How to be a hipster Christian (or Pastor)
To further add to the mix, I've been having conversations with people from other churches in the area, in which the church (or pastor) has tried to spiritualize their attempts to make the church "cool." It was then that I realized: There is a huge drive to try to make Church edgy by approximating the hipster stereotype, which has resulted in a weird mix.
This is a "how-to" guide in how to be the new church. Remember, you aren't part of the new "cool church" unless you fit into this mold:
Section 1: Music
1) You are free to like classic rock as much as you want. However, when it comes to CCM, you are required to find the most obscure band or artist. You are then to claim that they are good enough to herald the second coming of Christ through music. While you cannot use "corporate" or "sell-out" in a Christian environment, feel free to use "not as spiritually motivating" or "doesn't speaks to me" to describe anyone who expresses interest in any mainstream CCM artist. Also, be sure to treat them in a manner suggesting that maybe they just aren't in tune with the movings of The Holy Spirit as you due to their choice of music.

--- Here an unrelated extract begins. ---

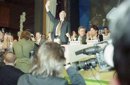 Politischer Aschermittwoch
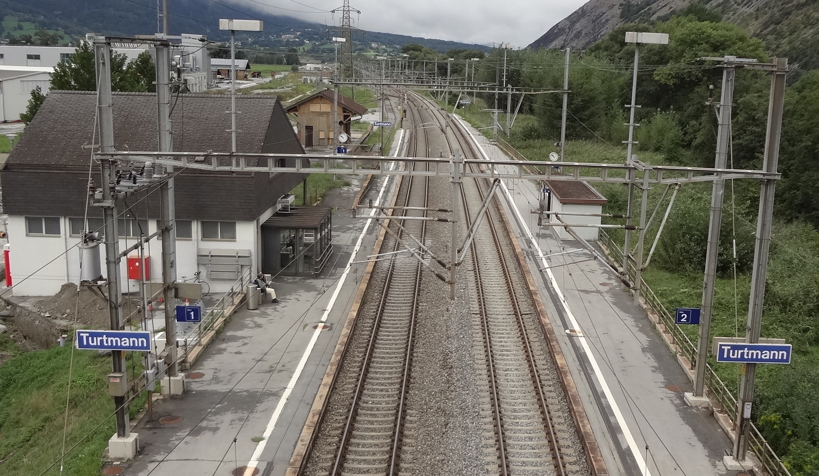 Gare de Tourtemagne.

2) Picking friends with similar musical interests. In the name of "reaching out", you will find the most apathetic music listener possible. Find something secular, non-threatening, but somewhat obscure to express mutual interest in. Muse used to be a common one, but they have succeeded, and are now "corporate". Get together with your MIB (Mutual Interest Buddy), and talk about your mutual interests like 13 year old fangirls. Anyone who tries to tell you that the emperor has no clothes is to be looked upon dubiously.
Section 2: Technology
3) You are required to love Apple. Whether you claim to like it in an "ironic", fashion or decide to cross into serious fanboi territory, anything that has an "i" in front of it shall be fawned over like a newborn baby by her helicopter mother. If Apple has stated that they have better technology, claim it as fact. You are not required to have in-depth knowledge of the actual functional differences, but rather, parrot Apple's, and Steve Jobs' addresses and press releases like a mother robin puking up a meal for its offspring. His word is to be treated as god-breathed. If anyone comes up with good reasons as to why a non-Apple product is better, you are required to say that you feel it is easier to use, regardless of having actually used a competitor's product. In that way, you never have to admit that a non-Apple product is superior, and ass-raping your wallet. Which leads us to:
4) Outsourcing technological efforts. As a pastor, you are to be busy hanging out in your local coffee shop (preferred) or Starbucks (just to be ironic), "working on your message". Due to spending all your time coming up with cool promotional materials for your pet church outing, you may need to outsource some of the technological needs of the church to some of the parishioners. If nobody springs to mind, you can give it to the people that know more about what you need, but hamstring their efforts until one of your buddies can give you the solution that you want. The solution needs to either be stuck in your outdated and obscure technological experience to avoid having to learn anything new, or be overpriced to ensure that it coddles your personal preferences in layout. Be sure to not accept a solution because the obscure product you were using before had an on-screen ruler, or some such small-time issue. Remember, the focus here is not learning something new; rather, it needs to cater to your whims, obsolescence and compatibility with the outside world be damned. Actual functionality and security need not be actual concerns. If you are technologically inept, your poker buddy should be able to run it, and should oversee its rollout. It doesn't matter if all of the people that are technological professionals try to tell you that your solution is insecure/behind the times/overly expensive. You are the pastor, the shepard of this flock. You cannot let any aspect of your church to not involve your pet technology. Minus points if it involves a non-Apple solution.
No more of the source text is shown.